Vakaların büyük çoğunluğunda, bağırsak tıkanıklığının cerrahi tedavisine başvurmak hala gereklidir. Bunun nedeni, genellikle geç tedavi veya hastanın uzun süreli taşınması ve hastalığın teşhisinin gecikmesi nedeniyle tedavinin başlangıcının ertelenmesidir. Ameliyatsız tıkanıklığı giderme şansının olduğu "Altın 6 saat" kaçırılır ve hasta cerrah masasındadır.

Yiyecek bolusunun bağırsaklardan geçişini geri kazanmanıza izin veren birçok işlem türü vardır. Bazı durumlarda ölü bağırsağın bir kısmı alınarak kesilerin kenarları birbirine dikilirken bazılarında ise operasyon iki aşamada gerçekleştirilir:

  • stomanın çıkarılması (bağırsağın üst ucu karın ön duvarına getirilir);
  • birkaç ay sonra bağırsak uçlarının dikilmesi.

Boğulmuş fıtıkta halka fıtık ameliyatı yapılır ve eğer yaşayabilirse bağırsak halkası küçültülür veya nekroz durumunda çıkarılır. Bağırsaklar büküldüğünde düğüm düzleştirilir ve bağırsağın canlılığı değerlendirilir. Tıkanma tıkanıklığı ile bağırsağın açılması ve dışkı taşlarının, bezoarların vb. çıkarılması gerekebilir.

Ameliyattan önce hasta, solüsyonların intravenöz infüzyonu ile kısa bir süre için hazırlanır, ameliyattan sonra yoğun bakımda aynı şey olur.
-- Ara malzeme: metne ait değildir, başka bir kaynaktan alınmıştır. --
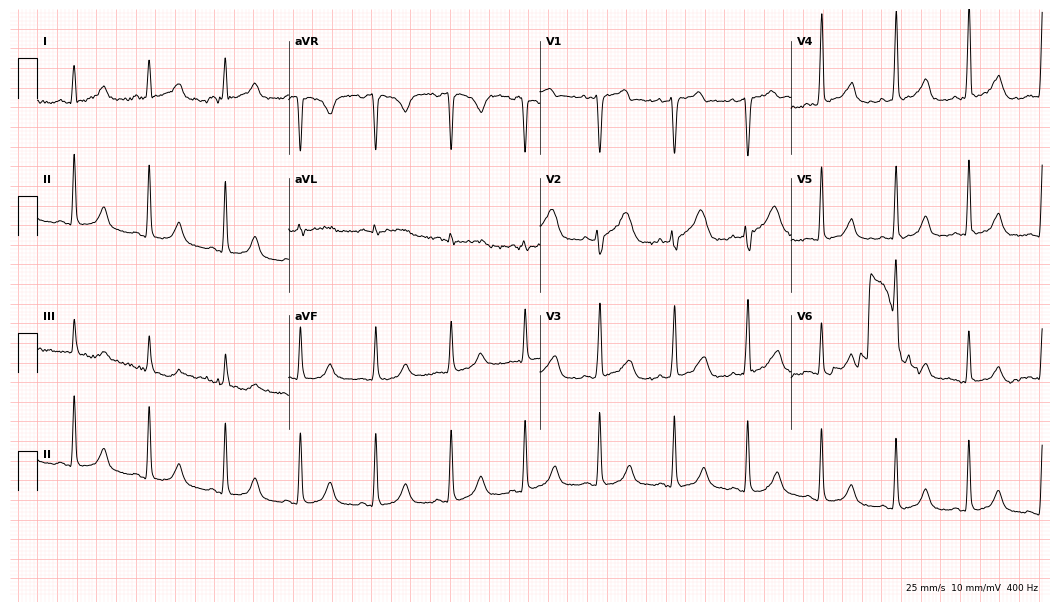
Electrocardiogram, a man, 27 years old. Overall reading on record: normal ECG.
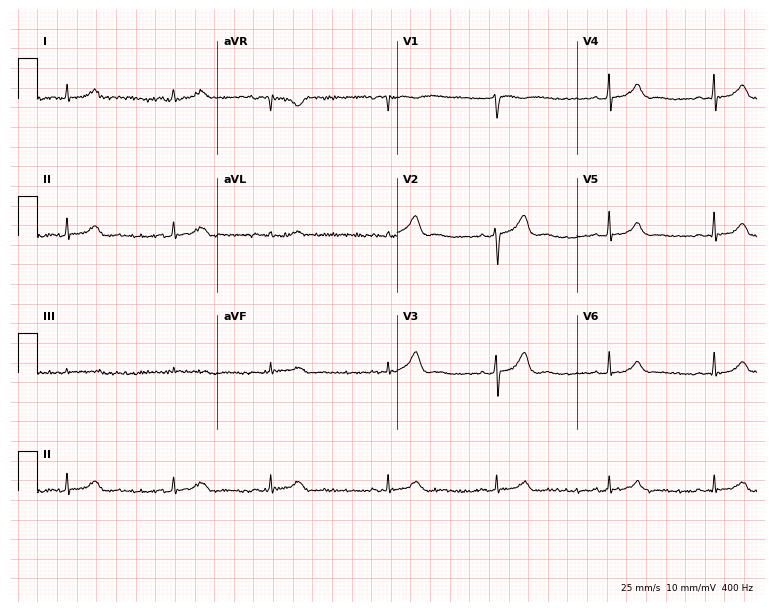
Electrocardiogram (7.3-second recording at 400 Hz), a female, 41 years old. Of the six screened findings (first-degree AV block, right bundle branch block, left bundle branch block, sinus bradycardia, atrial fibrillation, sinus tachycardia), none is recorded. Only these six findings were labelled.
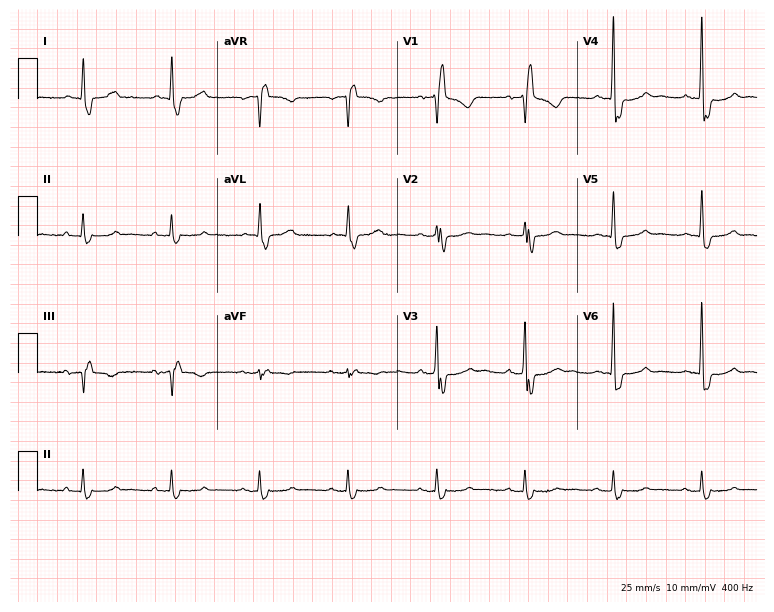
Electrocardiogram, a 74-year-old man. Interpretation includes right bundle branch block (RBBB).
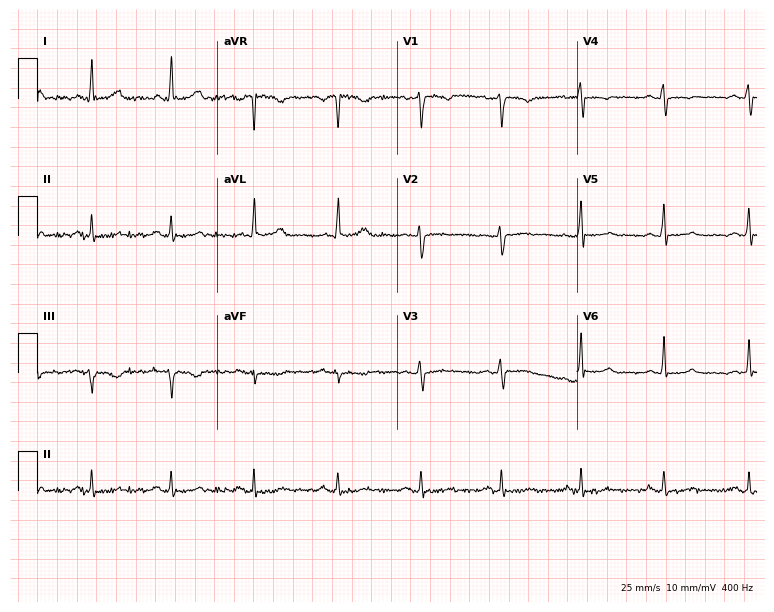
Electrocardiogram, a woman, 44 years old. Of the six screened findings (first-degree AV block, right bundle branch block (RBBB), left bundle branch block (LBBB), sinus bradycardia, atrial fibrillation (AF), sinus tachycardia), none is recorded. Findings outside these six are not listed.
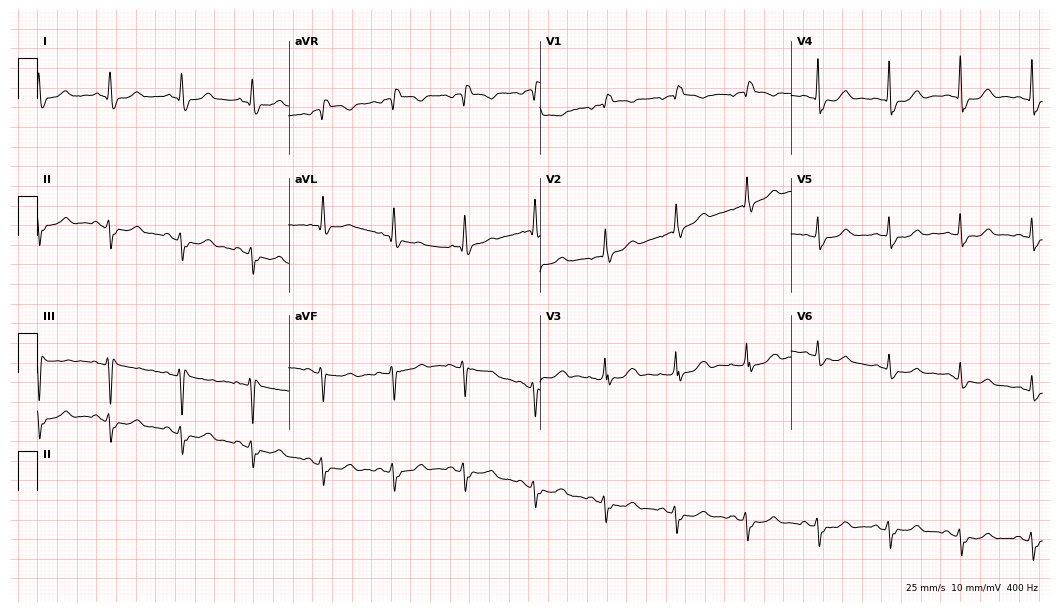
ECG — a female patient, 60 years old. Findings include right bundle branch block (RBBB).
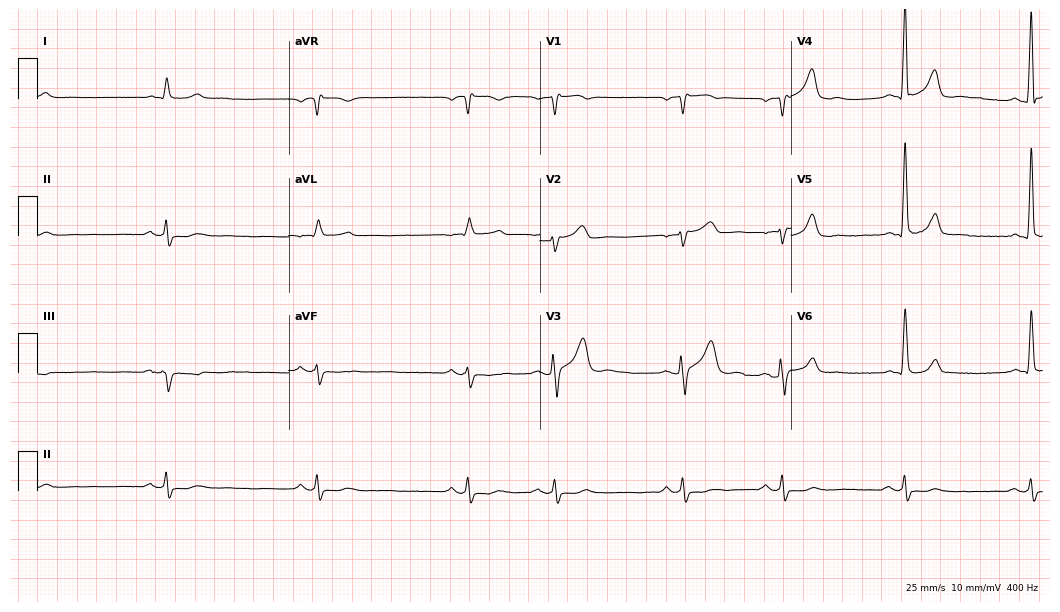
12-lead ECG (10.2-second recording at 400 Hz) from a 74-year-old male. Screened for six findings — first-degree AV block, right bundle branch block, left bundle branch block, sinus bradycardia, atrial fibrillation, sinus tachycardia — none is recorded.
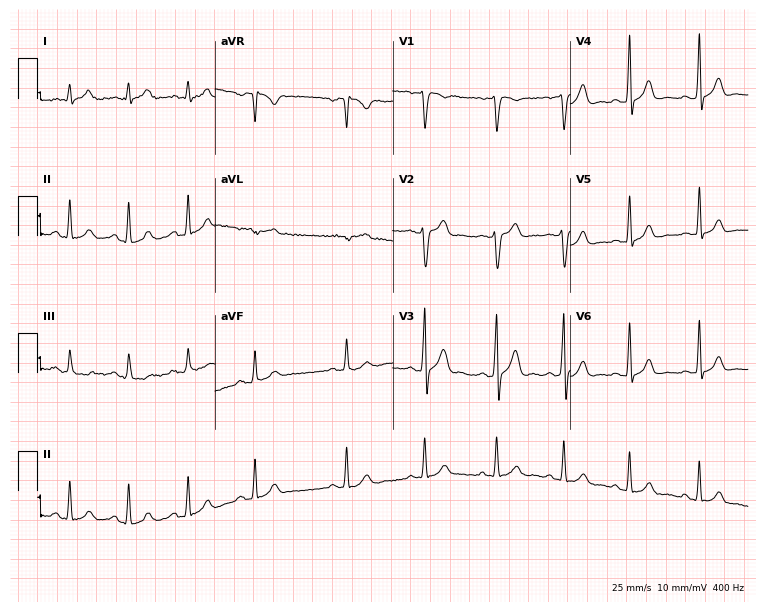
Resting 12-lead electrocardiogram (7.2-second recording at 400 Hz). Patient: a 19-year-old male. Read as a normal ECG.
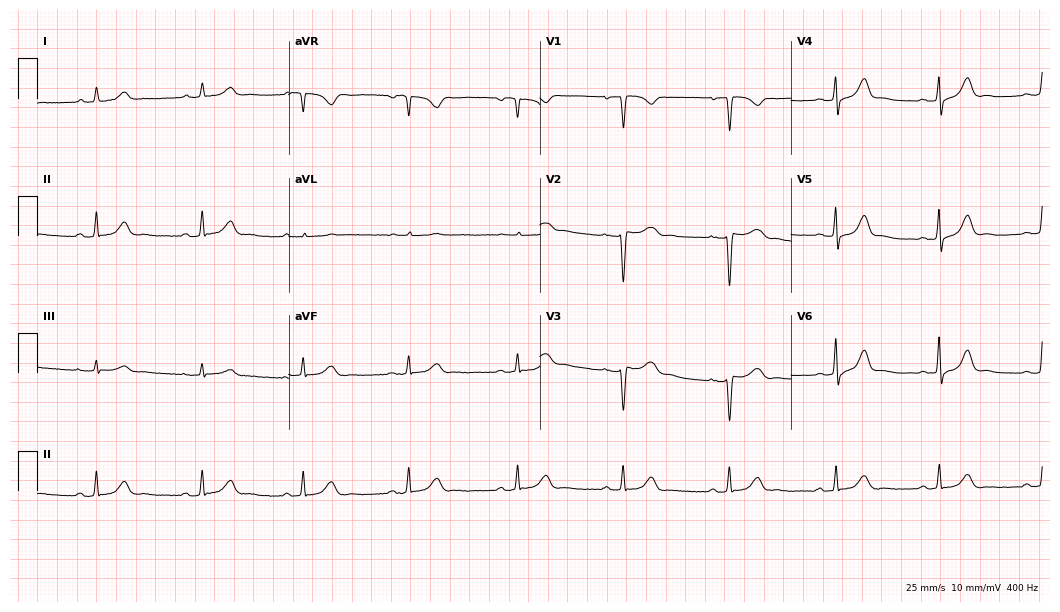
Electrocardiogram, a woman, 44 years old. Of the six screened findings (first-degree AV block, right bundle branch block, left bundle branch block, sinus bradycardia, atrial fibrillation, sinus tachycardia), none is recorded. Other findings, if any, are not listed.

Aynı zamanda, anti-inflamatuar ilaçlar, bağırsağın motor fonksiyonunu uyaran ilaçlar ve peritonit ile antibiyotikler de kullanılır.

Bir kişinin bağırsak tıkanıklığı ile hayatta kalma şansı, doğrudan ona sağlama hızına bağlıdır. Tıbbi bakım. Hastalığın başlangıcından sonraki ilk 6 saat içinde ameliyat edilenlerin tamamına yakını iyileşirken, bir gün sonra yapılan ameliyatta her dört kişiden biri hayatını kaybetmektedir. İç karartıcı istatistikler, güvenle bir şey söylemenizi sağlar - zaman kaybetmeyin! Uzun süre gaz ve dışkı yokluğu, ağrı ve şişkinlik artışı ile hemen ambulans çağırın. Bağırsak tıkanıklığı olan bir hayatı satın almak için kullanabileceğiniz tek para birimi zamandır.